#### DATA SECTION

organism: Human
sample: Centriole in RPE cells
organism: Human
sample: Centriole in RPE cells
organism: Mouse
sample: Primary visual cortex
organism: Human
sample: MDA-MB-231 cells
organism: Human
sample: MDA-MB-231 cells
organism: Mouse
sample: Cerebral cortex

########
#### DATA SECTION

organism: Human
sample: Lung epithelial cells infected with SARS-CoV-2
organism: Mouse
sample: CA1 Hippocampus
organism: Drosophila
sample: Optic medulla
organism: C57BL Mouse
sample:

########

* [EXERCISE DESCRIPTION]:
Your answer should be the lines of the records that hold the string "sample".

* [RESPONSE FOR THIS EXERCISE]:
sample: Centriole in RPE cells
sample: Centriole in RPE cells
sample: Primary visual cortex
sample: MDA-MB-231 cells
sample: MDA-MB-231 cells
sample: Cerebral cortex
sample: Lung epithelial cells infected with SARS-CoV-2
sample: CA1 Hippocampus
sample: Optic medulla
sample:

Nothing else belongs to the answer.